The cost of risk is the value of an object which is insured under the insurance policy. Insurance companies properly evaluate the value of the subject matter before entering into a contract. Proper valuation of the insurance object helps the insurer in the calculation of the right premium amount to be paid by the insured. The higher the risk associated with the insured object, the higher will be premium charged and vice versa.

4. Insurance gives assurance of compensation

Insurance policies assure the policyholder that compensation will be provided to you in case of losses and damages. Insurance companies guarantee the protection of the policyholders and assure to bring them back on their feet post the damages. This sense of relief for the insurer motivates them to invest in insurance policies.

5. Insurance contracts are executory

This means that compensation is paid to the insured only on the occurrence of the contingency. The agreement states that the insured is liable to claim compensation from the insurer only if he incurs losses.

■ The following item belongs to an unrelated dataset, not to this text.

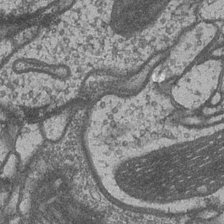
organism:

The insurer is not liable to pay any compensation in case there are no losses to the insured.

6. Subject to disclosure

This means that any misrepresentation or concealment of facts from either the insurer or the insured will make the insurance contract void. The policyholder is required to disclose full information regarding the insurance object without any omission or mistakes. Similarly, insurance companies must explain clearly the terms and conditions of the insurance contract to policyholders.

Insurance contributes greatly to the well-being of individuals. The characteristics of insurance mentioned above and a variety of benefits, make insurance a wise investment.